The Kweilin was retrieved from the river bottom, re-built, and put back into service as DC-2 number 39, the Chungking. Its former name was not advertised in order to assuage superstitious passengers who might not want to fly in an unlucky plane. On 29 October 1940, American pilot Walter "Foxie" Kent landed the Chungking at the rural Changyi Airfield in Yunnan with nine passengers and five crew including himself. Unknown to Kent, who was low on fuel, the airstrip had been attacked by five Japanese fighters minutes before and they were still circling nearby. The Japanese saw the DC-2 land and attacked it just as it rolled to a stop.

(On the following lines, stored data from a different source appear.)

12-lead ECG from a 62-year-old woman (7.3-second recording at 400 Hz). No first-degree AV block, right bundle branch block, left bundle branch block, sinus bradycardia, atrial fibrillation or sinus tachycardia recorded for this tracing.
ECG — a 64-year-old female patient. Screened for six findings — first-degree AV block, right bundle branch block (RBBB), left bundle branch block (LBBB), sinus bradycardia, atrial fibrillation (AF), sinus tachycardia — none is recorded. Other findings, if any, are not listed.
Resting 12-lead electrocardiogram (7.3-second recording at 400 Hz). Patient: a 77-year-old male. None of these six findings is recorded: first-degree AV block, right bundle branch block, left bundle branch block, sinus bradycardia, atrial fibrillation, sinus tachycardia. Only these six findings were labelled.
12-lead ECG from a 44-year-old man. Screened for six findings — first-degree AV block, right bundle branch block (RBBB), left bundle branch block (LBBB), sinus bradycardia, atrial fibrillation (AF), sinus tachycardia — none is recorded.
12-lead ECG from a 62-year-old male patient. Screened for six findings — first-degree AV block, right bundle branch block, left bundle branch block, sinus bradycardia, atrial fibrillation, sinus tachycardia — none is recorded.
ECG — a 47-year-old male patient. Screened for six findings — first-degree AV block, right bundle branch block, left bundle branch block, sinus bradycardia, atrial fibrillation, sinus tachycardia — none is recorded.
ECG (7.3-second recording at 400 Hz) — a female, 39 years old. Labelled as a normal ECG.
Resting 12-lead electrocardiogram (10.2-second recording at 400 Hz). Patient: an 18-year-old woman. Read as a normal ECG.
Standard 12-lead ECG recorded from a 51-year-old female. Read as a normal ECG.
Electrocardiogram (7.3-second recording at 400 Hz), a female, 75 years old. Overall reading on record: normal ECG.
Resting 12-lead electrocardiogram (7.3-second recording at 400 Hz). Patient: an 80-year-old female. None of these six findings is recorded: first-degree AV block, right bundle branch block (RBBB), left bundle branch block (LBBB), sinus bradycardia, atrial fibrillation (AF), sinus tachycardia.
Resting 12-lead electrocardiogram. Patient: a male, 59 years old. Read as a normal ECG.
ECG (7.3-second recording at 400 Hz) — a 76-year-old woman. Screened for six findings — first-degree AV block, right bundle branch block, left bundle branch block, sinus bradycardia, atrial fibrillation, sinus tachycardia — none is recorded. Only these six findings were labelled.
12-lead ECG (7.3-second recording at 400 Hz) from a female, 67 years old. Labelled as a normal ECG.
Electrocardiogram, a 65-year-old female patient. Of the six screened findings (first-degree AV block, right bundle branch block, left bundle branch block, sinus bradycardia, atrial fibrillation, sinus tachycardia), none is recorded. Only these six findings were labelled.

The first bullet to enter the plane killed Kent instantly. The remaining passengers and crew tried to exit the plane but were either hit while inside or caught in the open while running across the airstrip. Nine were killed (three crew and six passengers). The Chungking then burst into flames and would never fly again. Unlike the unprecedented Kweilin incident two years earlier, attacks on commercial aircraft had become more common during the course of World War II. It received some local coverage for about a week but was not an international incident. For CNAC it was their second loss to a Japanese attack.

Chang-Kan Chien, an American-educated Chinese architect and bridge engineer who oversaw the construction of a strategic bridge on the Burma Road, was among the passengers killed on the Chungking. After his death, the Chinese government named the bridge Changgan Bridge in his honor.